I usually like to help set up church. Was too busy cooking to interfere. The sun was still out and hot, so they found the most logical, shady spot. Up on the top of the driveway. Right where Coco likes to poop. And the chickens scratch out the pies into crusty areas of prime fertilizer.
I was mortified.
Church? By the manure?
Well, the table was set, the chairs brought round, each with its own sweet Book of Common Prayer and Bible. Jason and the kids were not about to rearrange furniture simply because of my mortification.
We spread the cloth, arranged the flowers and candles and the cross, brought out the elements and I surrendered.
I wondered, as we covered the readings on hospitality, if it were not especially meaningful to have church take place in the middle of the manure. Reading the scriptures, sharing the consecrated bread and wine in the middle of the manure.

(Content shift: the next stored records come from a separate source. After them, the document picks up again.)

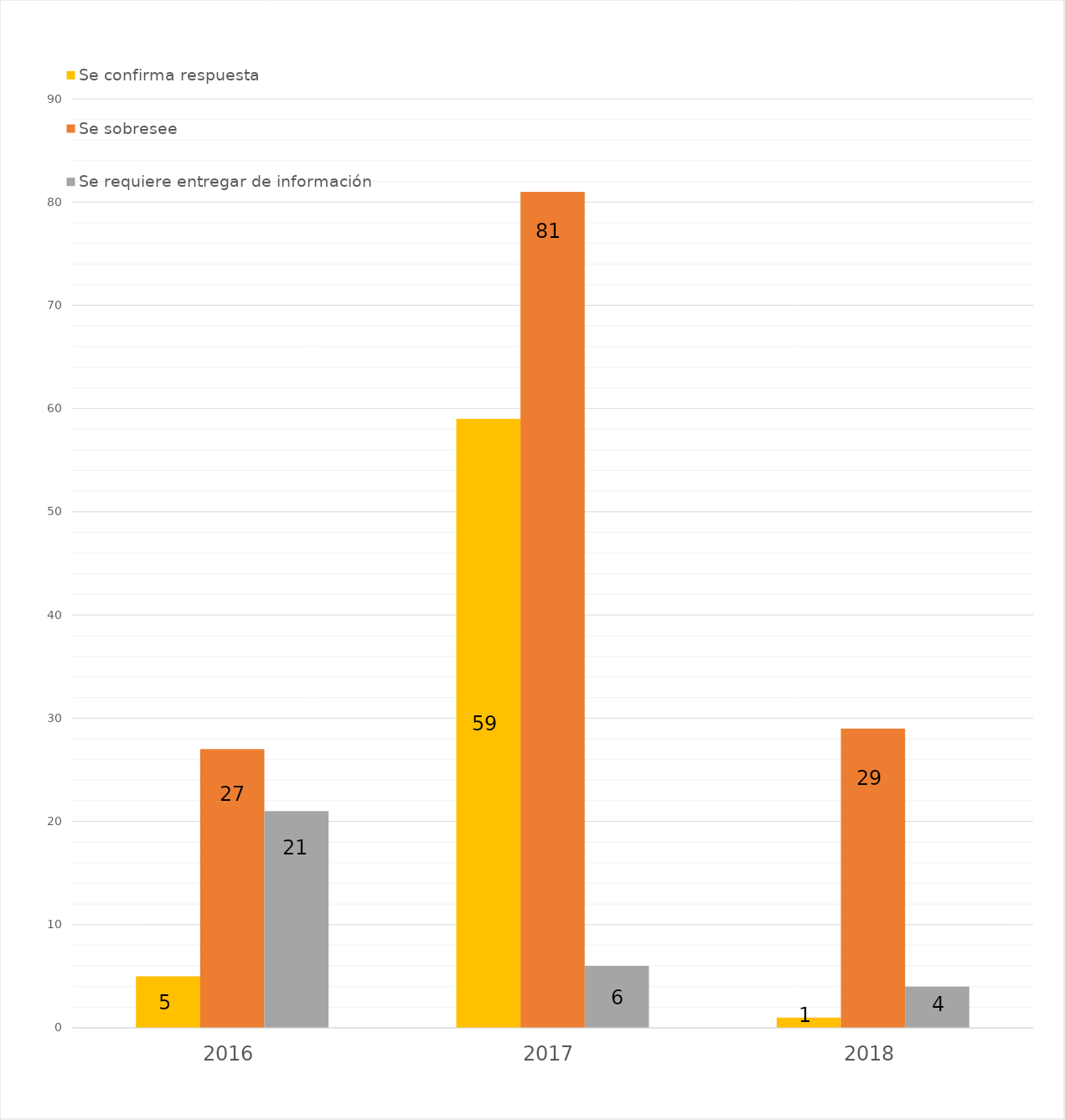
| Category | Se confirma respuesta | Se sobresee  | Se requiere entregar de información  |
|---|---|---|---|
| 2016.0 | 5 | 27 | 21 |
| 2017.0 | 59 | 81 | 6 |
| 2018.0 | 1 | 29 | 4 |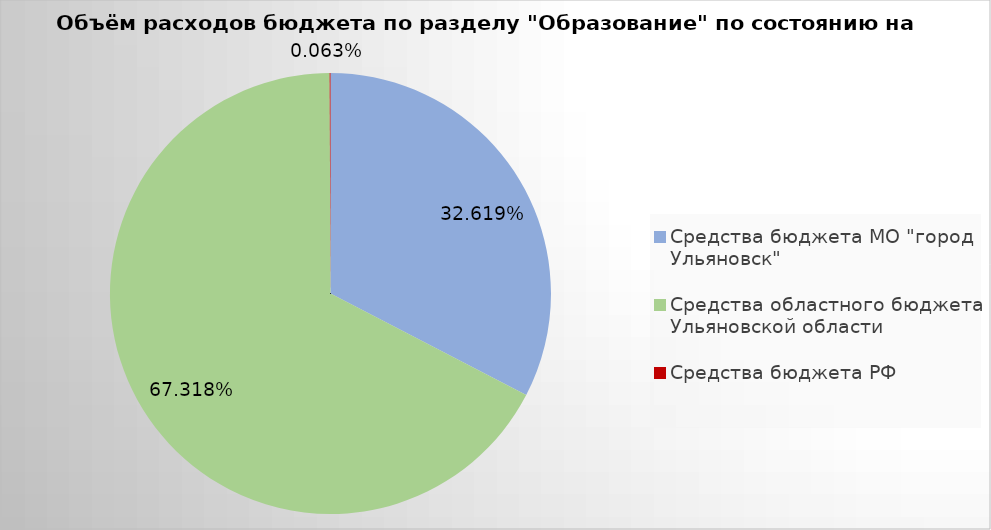
| Category | Series 0 |
|---|---|
| Средства бюджета МО "город Ульяновск" | 1687811.32 |
| Средства областного бюджета Ульяновской области | 3483295.57 |
| Средства бюджета РФ | 3283.27 |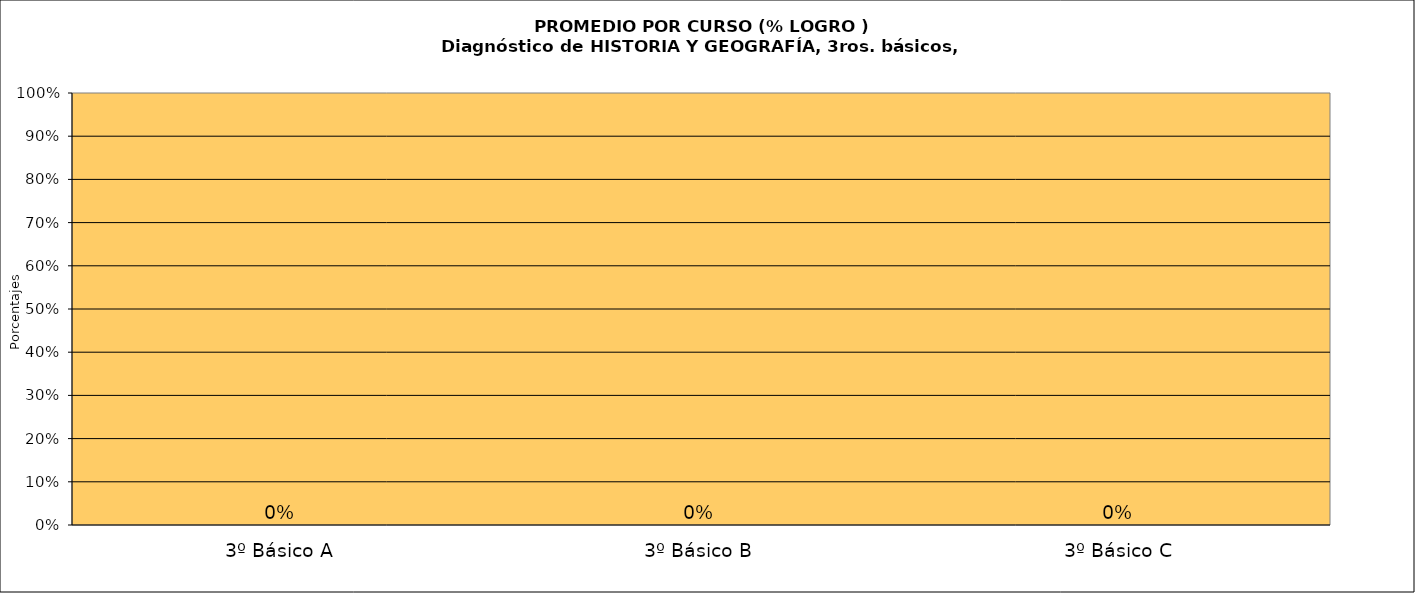
| Category | Series 0 |
|---|---|
| 3º Básico A | 0 |
| 3º Básico B | 0 |
| 3º Básico C | 0 |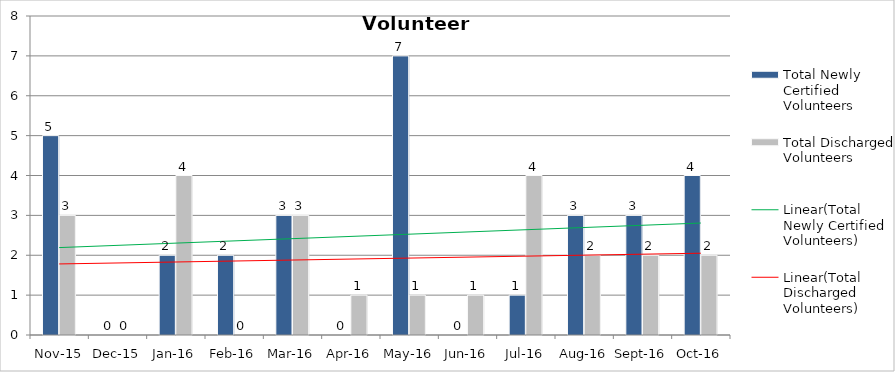
| Category | Total Newly Certified Volunteers | Total Discharged Volunteers |
|---|---|---|
| Nov-15 | 5 | 3 |
| Dec-15 | 0 | 0 |
| Jan-16 | 2 | 4 |
| Feb-16 | 2 | 0 |
| Mar-16 | 3 | 3 |
| Apr-16 | 0 | 1 |
| May-16 | 7 | 1 |
| Jun-16 | 0 | 1 |
| Jul-16 | 1 | 4 |
| Aug-16 | 3 | 2 |
| Sep-16 | 3 | 2 |
| Oct-16 | 4 | 2 |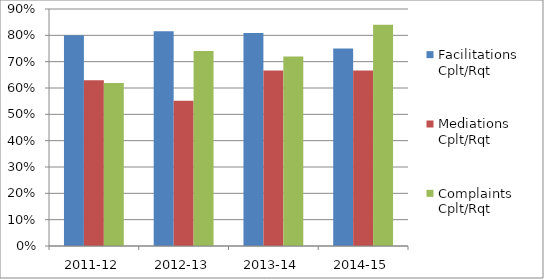
| Category | Facilitations Cplt/Rqt | Mediations Cplt/Rqt | Complaints Cplt/Rqt |
|---|---|---|---|
| 2011-12 | 0.8 | 0.63 | 0.619 |
| 2012-13 | 0.816 | 0.552 | 0.741 |
| 2013-14 | 0.809 | 0.667 | 0.72 |
| 2014-15 | 0.75 | 0.667 | 0.84 |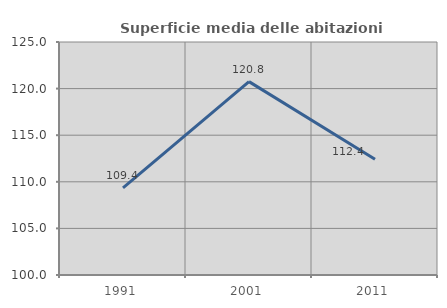
| Category | Superficie media delle abitazioni occupate |
|---|---|
| 1991.0 | 109.352 |
| 2001.0 | 120.751 |
| 2011.0 | 112.411 |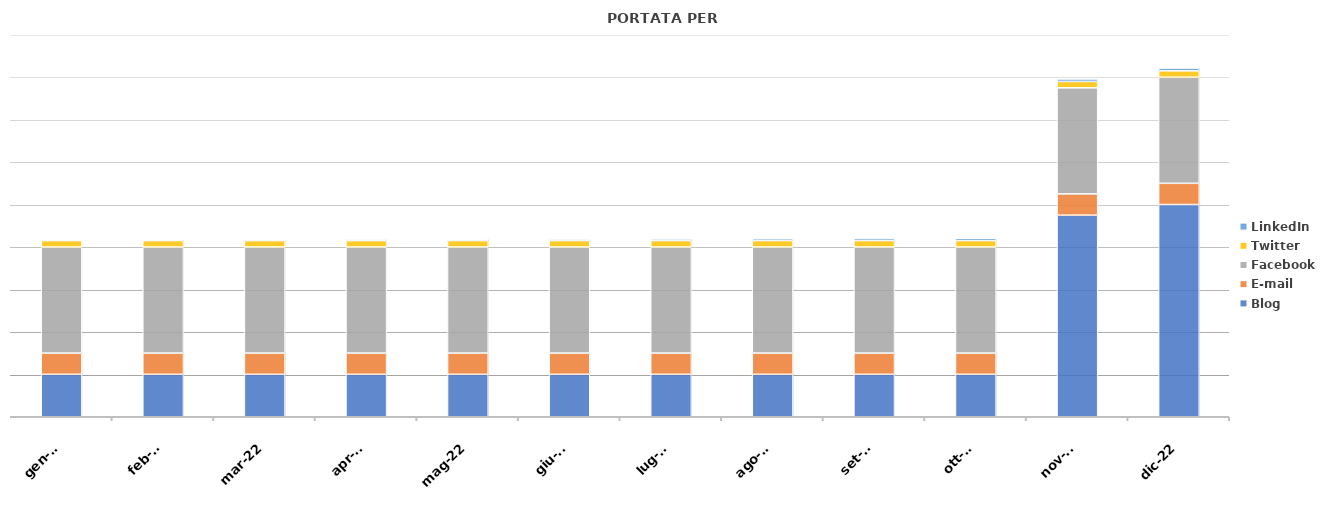
| Category | Blog | E-mail | Facebook | Twitter | LinkedIn |
|---|---|---|---|---|---|
| 2022-01-18 | 200 | 100 | 500 | 30 | 2 |
| 2022-02-18 | 200 | 100 | 500 | 30 | 3 |
| 2022-03-18 | 200 | 100 | 500 | 30 | 4 |
| 2022-04-18 | 200 | 100 | 500 | 30 | 5 |
| 2022-05-18 | 200 | 100 | 500 | 30 | 6 |
| 2022-06-18 | 200 | 100 | 500 | 30 | 7 |
| 2022-07-18 | 200 | 100 | 500 | 30 | 8 |
| 2022-08-18 | 200 | 100 | 500 | 30 | 9 |
| 2022-09-18 | 200 | 100 | 500 | 30 | 10 |
| 2022-10-18 | 200 | 100 | 500 | 30 | 11 |
| 2022-11-18 | 950 | 100 | 500 | 30 | 12 |
| 2022-12-18 | 1000 | 100 | 500 | 30 | 13 |

The chickens squawked. The dogs kept passing through. The geese honked and the sheep baaed in the distance. I saw manure.
And then grace.
There was no moment of grandeur, no shocking new revelation. Just sweet scripture, opened up by our friend, and the passing of the peace. And wiggly little ones. And chuckling baby. And the mystery of the body and the blood.
And all of a sudden, the manure seemed right and good, in a very surreal way.
And I felt a lot better about my calling to farm imperfectly.
We set out the food and ate on the deck. The roast chicken was heavenly. I had to control myself to keep from eating all the crispy skin as I cut it up into bite size chunks. The roasted vegetables were so tender and creamy and crispy and good I had thirds. The lightly salted goat cheese and the pizza crust flatbread could have been served in the finest of NYC restaurants. The trout was gone before I could blink. Watermelon heralded the end of summer and we visited, talked church talk and enjoyed the cool, despite the mosquitoes.
Real life is full of a little manure here and there, and I was so thankful for the visual reminder this afternoon. Maybe today's life lesson for me was to surrender to imperfection. To give myself and others grace when we are tired, to remember that even on happy days, occasionally the metaphorical bull will push through the gate and torment the neighbors, but that doesn't mean that I should give up my whole calling! A little manure does wonder for fertility, and so does a good rest.